VS Code selects incorrect overload when a function parameter has a default value

I'm overloading a method so the return type differs depending on the value of a given bool parameter. That same parameter has a default value (False in my case).

Here's a simplistic example function to demonstrate:

import typing

@typing.overload
def fn(val: int, to_none: typing.Literal[True] = ...) -> None: ...

@typing.overload
def fn(val: int, to_none: typing.Literal[False] = ...) -> float: ...

@typing.overload
def fn(val: int) -> float: ...

def fn(val: int, to_none: bool = False) -> float | None:
    return None if to_none else float(val)

x = fn(5, to_none=True)

y = fn(6, to_none=False)

z = fn(7)

My problem is with z. VS Code doesn't appear to take the default value of the parameter into account and considers it a None as if True had been passed into the to_none parameter:

Is this a problem with my overload definition, or a bug with VS Code/pylance/etc.?

The overload definition of the True case is wrong: the ellipsis (...) after to_none should not be given here. That is, replace the stub with:

@typing.overload
def fn(val: int, to_none: typing.Literal[True]) -> None: ...

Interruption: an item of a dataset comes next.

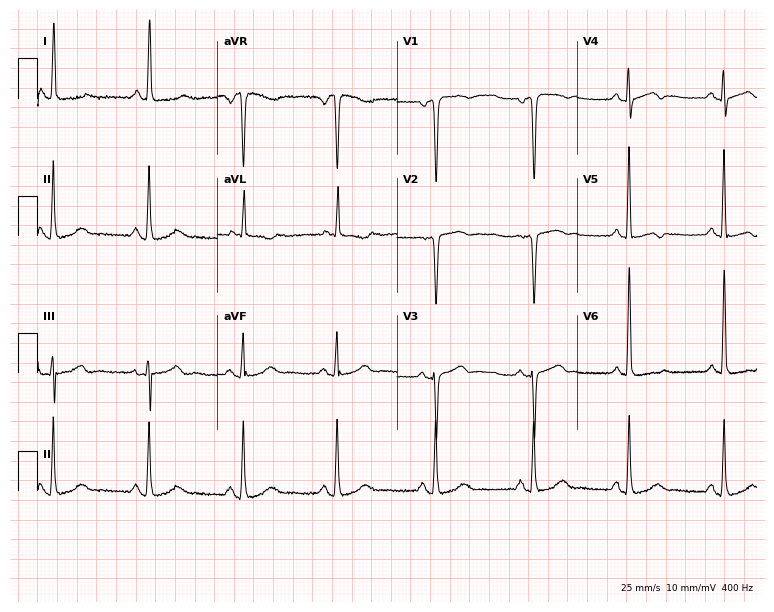
Resting 12-lead electrocardiogram. Patient: a woman, 74 years old. None of these six findings is recorded: first-degree AV block, right bundle branch block (RBBB), left bundle branch block (LBBB), sinus bradycardia, atrial fibrillation (AF), sinus tachycardia. Only these six findings were labelled.
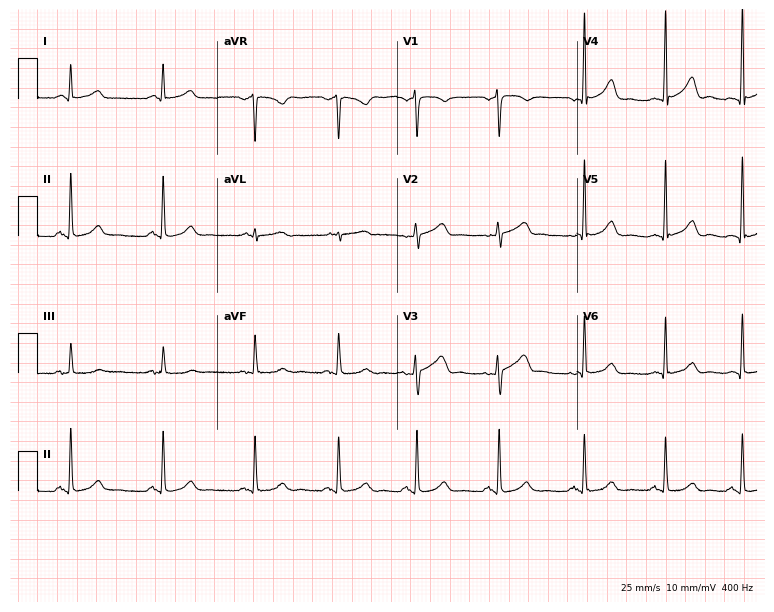
ECG — a female, 50 years old. Labelled as a normal ECG.

… and z should be inferred as float correctly.

Why is this? I quote my earlier answer to a related question, regarding the use of ellipses as placeholders for default values in stubs:

In the way the ellipses are used, they indicate that a default value is actually part of this particular overload.

In your True case, the default value (False) is not part of this particular overload (to_none: typing.Literal[True]), so no ellipsis should be written there.